In college Hill wanted to major in art, but in the end studied International Affairs and German Studies at Lewis & Clark trying to “do something practical” as his parents wished. Afterward he built earthen and straw bale homes before co-founding Zen Stone Lighting, a lighting design company, with his wife, a former paper artist from Brazil.
After an intense medical crisis, Hill dedicated himself to pursuing art full time. He earned an MFA in Photographic Arts at Brooks Institute and has been working full time as an artist since 2010 still seeking to decipher that alchemical language, or at least to invent his own. His artistic practice is divided between working with contemporary digital imaging technology to create what he calls Metagraphs, a mixed media hybrid blending the use of artifacts, generated by digital photographic technology’s recording of energies other than light, with the aesthetic valuation of painting and by using art as a form of social activism through creating hard hitting social justice art projects and installations with strong presence.
LDX Artodrome Gallery
LDXArtodrome Gallery, managed by the art historian Christine Kunkler, focuses on Enigmatic Realism—a kind of art, music or literature that acknowledges that there is an enigmatic or mysterious component of our life.

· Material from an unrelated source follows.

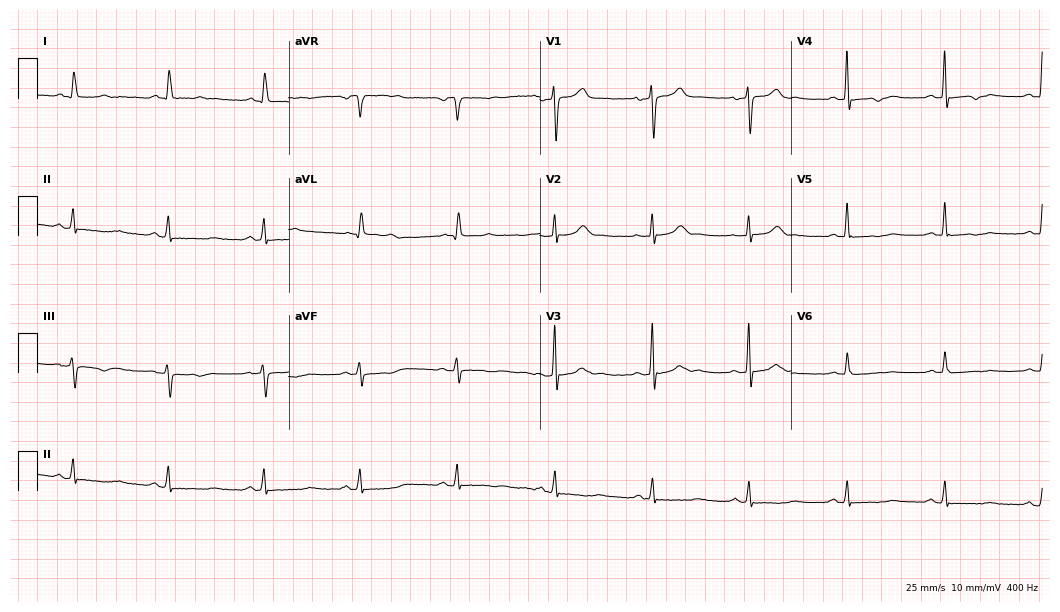
12-lead ECG from a 72-year-old man. No first-degree AV block, right bundle branch block, left bundle branch block, sinus bradycardia, atrial fibrillation or sinus tachycardia recorded for this tracing.

The artwork explicitly demonstrates this component. The name covers the contemporary work of many artists whose work intends to guide their viewers’ aesthetic perception towards a reflection on metaphysical issues. Artists of the Enigmatic Realism movement seek to question what they see as the scientific consequentialism of the modern world but without rejecting the importance of science. This art movement embraces the idea that despite the scientific advances of the past millennia, the great philosophical questions remain unanswered.

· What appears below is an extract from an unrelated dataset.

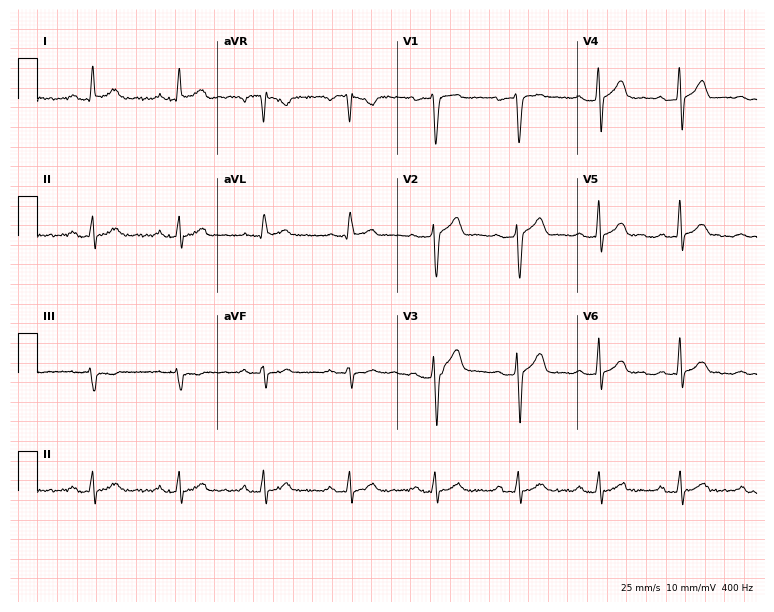
Electrocardiogram (7.3-second recording at 400 Hz), a 47-year-old man. Of the six screened findings (first-degree AV block, right bundle branch block, left bundle branch block, sinus bradycardia, atrial fibrillation, sinus tachycardia), none is recorded.

Ulrike-Riggi Hinterleitner studied decorative painting and graphic design and worked in the area of media illustration and graphic design for many years. All her paintings reflect the kind of approach she has taken in the arts right from the beginning: reduced, figurative forms, which because of few colour gradations and clear outlines lead the viewer directly to the essence of her paintings. Despite her images being critical towards general culture, they spread a great sense of humor. Hinterleitner’s art is based on the interplay of image and text: texts, sometimes only titles, point directly to the contents of her paintings. Thus they limit the possibility of interpreting her paintings and anchor their reading within the scope of our times. Her works have certain features in common with pop-art. Primarily graphical, they are in the great disegno-tradition, which has always been rooted in reason and rationality as the basic principle for representations in art. The easily detectable wit in her paintings evokes a critical view on our Western society.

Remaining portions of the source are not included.